START MATERIAL FOR THE TASK

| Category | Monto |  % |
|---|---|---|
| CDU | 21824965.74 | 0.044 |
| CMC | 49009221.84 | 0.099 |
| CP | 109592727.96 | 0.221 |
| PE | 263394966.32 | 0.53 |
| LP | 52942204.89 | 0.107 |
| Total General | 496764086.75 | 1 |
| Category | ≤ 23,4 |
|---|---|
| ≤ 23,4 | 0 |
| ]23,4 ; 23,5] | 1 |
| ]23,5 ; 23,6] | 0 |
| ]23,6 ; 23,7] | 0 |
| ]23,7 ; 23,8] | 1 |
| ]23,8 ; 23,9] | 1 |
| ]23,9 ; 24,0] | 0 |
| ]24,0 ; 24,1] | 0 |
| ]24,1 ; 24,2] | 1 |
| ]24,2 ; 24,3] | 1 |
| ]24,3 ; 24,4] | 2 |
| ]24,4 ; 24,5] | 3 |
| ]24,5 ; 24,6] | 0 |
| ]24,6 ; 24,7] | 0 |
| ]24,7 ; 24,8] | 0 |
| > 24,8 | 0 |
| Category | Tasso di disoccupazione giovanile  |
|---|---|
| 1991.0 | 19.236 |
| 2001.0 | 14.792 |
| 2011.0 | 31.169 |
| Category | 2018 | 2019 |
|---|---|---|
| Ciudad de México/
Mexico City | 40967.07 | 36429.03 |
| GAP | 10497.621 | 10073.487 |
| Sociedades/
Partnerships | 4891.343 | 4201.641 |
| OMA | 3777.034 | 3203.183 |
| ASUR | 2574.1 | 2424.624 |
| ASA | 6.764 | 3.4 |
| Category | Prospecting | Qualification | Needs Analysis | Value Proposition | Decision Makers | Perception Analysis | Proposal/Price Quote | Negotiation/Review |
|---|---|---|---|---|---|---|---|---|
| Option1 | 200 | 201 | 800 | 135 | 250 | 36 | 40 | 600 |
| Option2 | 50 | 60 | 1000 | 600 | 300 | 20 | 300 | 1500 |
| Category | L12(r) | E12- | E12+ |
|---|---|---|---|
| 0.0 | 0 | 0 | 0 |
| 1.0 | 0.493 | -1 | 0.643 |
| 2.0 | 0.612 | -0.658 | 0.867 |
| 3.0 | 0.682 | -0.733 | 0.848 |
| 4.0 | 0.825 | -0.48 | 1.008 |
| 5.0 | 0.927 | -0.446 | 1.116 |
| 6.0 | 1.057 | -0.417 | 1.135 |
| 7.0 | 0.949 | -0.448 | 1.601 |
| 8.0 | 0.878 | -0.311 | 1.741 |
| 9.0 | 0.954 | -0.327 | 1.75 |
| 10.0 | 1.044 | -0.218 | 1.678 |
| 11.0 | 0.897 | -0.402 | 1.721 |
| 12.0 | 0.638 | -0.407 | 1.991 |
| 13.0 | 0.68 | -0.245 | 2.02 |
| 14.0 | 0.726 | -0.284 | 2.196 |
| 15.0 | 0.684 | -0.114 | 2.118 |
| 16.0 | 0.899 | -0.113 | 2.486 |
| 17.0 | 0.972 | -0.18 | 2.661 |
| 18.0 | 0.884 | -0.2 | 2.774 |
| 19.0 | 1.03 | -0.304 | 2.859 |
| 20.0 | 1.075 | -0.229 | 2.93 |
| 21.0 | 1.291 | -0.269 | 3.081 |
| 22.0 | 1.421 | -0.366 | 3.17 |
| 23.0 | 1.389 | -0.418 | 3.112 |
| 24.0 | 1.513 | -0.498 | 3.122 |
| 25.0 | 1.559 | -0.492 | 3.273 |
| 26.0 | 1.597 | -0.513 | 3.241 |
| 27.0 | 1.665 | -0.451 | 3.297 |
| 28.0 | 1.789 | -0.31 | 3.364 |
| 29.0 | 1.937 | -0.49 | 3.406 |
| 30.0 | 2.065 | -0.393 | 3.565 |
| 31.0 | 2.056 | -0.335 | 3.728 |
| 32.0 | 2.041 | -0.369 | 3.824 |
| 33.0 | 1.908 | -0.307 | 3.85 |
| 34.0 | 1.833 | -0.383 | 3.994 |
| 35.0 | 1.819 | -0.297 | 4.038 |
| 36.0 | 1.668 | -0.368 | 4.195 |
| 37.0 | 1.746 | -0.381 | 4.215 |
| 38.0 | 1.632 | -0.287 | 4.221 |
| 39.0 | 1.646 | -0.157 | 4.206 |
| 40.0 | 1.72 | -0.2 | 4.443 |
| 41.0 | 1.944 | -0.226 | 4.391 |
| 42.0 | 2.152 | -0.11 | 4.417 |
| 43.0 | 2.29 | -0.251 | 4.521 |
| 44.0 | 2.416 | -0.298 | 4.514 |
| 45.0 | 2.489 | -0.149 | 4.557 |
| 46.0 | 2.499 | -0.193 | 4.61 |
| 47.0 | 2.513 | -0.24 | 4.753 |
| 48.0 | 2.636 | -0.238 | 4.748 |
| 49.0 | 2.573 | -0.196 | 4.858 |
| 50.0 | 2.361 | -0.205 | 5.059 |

END MATERIAL FOR THE TASK

## [WORK TO COMPLETE]
Every entry must be output again, exactly as written above.

## [FINISHED EXERCISE]
| Category | Monto |  % |
|---|---|---|
| CDU | 21824965.74 | 0.044 |
| CMC | 49009221.84 | 0.099 |
| CP | 109592727.96 | 0.221 |
| PE | 263394966.32 | 0.53 |
| LP | 52942204.89 | 0.107 |
| Total General | 496764086.75 | 1 |
| Category | ≤ 23,4 |
|---|---|
| ≤ 23,4 | 0 |
| ]23,4 ; 23,5] | 1 |
| ]23,5 ; 23,6] | 0 |
| ]23,6 ; 23,7] | 0 |
| ]23,7 ; 23,8] | 1 |
| ]23,8 ; 23,9] | 1 |
| ]23,9 ; 24,0] | 0 |
| ]24,0 ; 24,1] | 0 |
| ]24,1 ; 24,2] | 1 |
| ]24,2 ; 24,3] | 1 |
| ]24,3 ; 24,4] | 2 |
| ]24,4 ; 24,5] | 3 |
| ]24,5 ; 24,6] | 0 |
| ]24,6 ; 24,7] | 0 |
| ]24,7 ; 24,8] | 0 |
| > 24,8 | 0 |
| Category | Tasso di disoccupazione giovanile  |
|---|---|
| 1991.0 | 19.236 |
| 2001.0 | 14.792 |
| 2011.0 | 31.169 |
| Category | 2018 | 2019 |
|---|---|---|
| Ciudad de México/
Mexico City | 40967.07 | 36429.03 |
| GAP | 10497.621 | 10073.487 |
| Sociedades/
Partnerships | 4891.343 | 4201.641 |
| OMA | 3777.034 | 3203.183 |
| ASUR | 2574.1 | 2424.624 |
| ASA | 6.764 | 3.4 |
| Category | Prospecting | Qualification | Needs Analysis | Value Proposition | Decision Makers | Perception Analysis | Proposal/Price Quote | Negotiation/Review |
|---|---|---|---|---|---|---|---|---|
| Option1 | 200 | 201 | 800 | 135 | 250 | 36 | 40 | 600 |
| Option2 | 50 | 60 | 1000 | 600 | 300 | 20 | 300 | 1500 |
| Category | L12(r) | E12- | E12+ |
|---|---|---|---|
| 0.0 | 0 | 0 | 0 |
| 1.0 | 0.493 | -1 | 0.643 |
| 2.0 | 0.612 | -0.658 | 0.867 |
| 3.0 | 0.682 | -0.733 | 0.848 |
| 4.0 | 0.825 | -0.48 | 1.008 |
| 5.0 | 0.927 | -0.446 | 1.116 |
| 6.0 | 1.057 | -0.417 | 1.135 |
| 7.0 | 0.949 | -0.448 | 1.601 |
| 8.0 | 0.878 | -0.311 | 1.741 |
| 9.0 | 0.954 | -0.327 | 1.75 |
| 10.0 | 1.044 | -0.218 | 1.678 |
| 11.0 | 0.897 | -0.402 | 1.721 |
| 12.0 | 0.638 | -0.407 | 1.991 |
| 13.0 | 0.68 | -0.245 | 2.02 |
| 14.0 | 0.726 | -0.284 | 2.196 |
| 15.0 | 0.684 | -0.114 | 2.118 |
| 16.0 | 0.899 | -0.113 | 2.486 |
| 17.0 | 0.972 | -0.18 | 2.661 |
| 18.0 | 0.884 | -0.2 | 2.774 |
| 19.0 | 1.03 | -0.304 | 2.859 |
| 20.0 | 1.075 | -0.229 | 2.93 |
| 21.0 | 1.291 | -0.269 | 3.081 |
| 22.0 | 1.421 | -0.366 | 3.17 |
| 23.0 | 1.389 | -0.418 | 3.112 |
| 24.0 | 1.513 | -0.498 | 3.122 |
| 25.0 | 1.559 | -0.492 | 3.273 |
| 26.0 | 1.597 | -0.513 | 3.241 |
| 27.0 | 1.665 | -0.451 | 3.297 |
| 28.0 | 1.789 | -0.31 | 3.364 |
| 29.0 | 1.937 | -0.49 | 3.406 |
| 30.0 | 2.065 | -0.393 | 3.565 |
| 31.0 | 2.056 | -0.335 | 3.728 |
| 32.0 | 2.041 | -0.369 | 3.824 |
| 33.0 | 1.908 | -0.307 | 3.85 |
| 34.0 | 1.833 | -0.383 | 3.994 |
| 35.0 | 1.819 | -0.297 | 4.038 |
| 36.0 | 1.668 | -0.368 | 4.195 |
| 37.0 | 1.746 | -0.381 | 4.215 |
| 38.0 | 1.632 | -0.287 | 4.221 |
| 39.0 | 1.646 | -0.157 | 4.206 |
| 40.0 | 1.72 | -0.2 | 4.443 |
| 41.0 | 1.944 | -0.226 | 4.391 |
| 42.0 | 2.152 | -0.11 | 4.417 |
| 43.0 | 2.29 | -0.251 | 4.521 |
| 44.0 | 2.416 | -0.298 | 4.514 |
| 45.0 | 2.489 | -0.149 | 4.557 |
| 46.0 | 2.499 | -0.193 | 4.61 |
| 47.0 | 2.513 | -0.24 | 4.753 |
| 48.0 | 2.636 | -0.238 | 4.748 |
| 49.0 | 2.573 | -0.196 | 4.858 |
| 50.0 | 2.361 | -0.205 | 5.059 |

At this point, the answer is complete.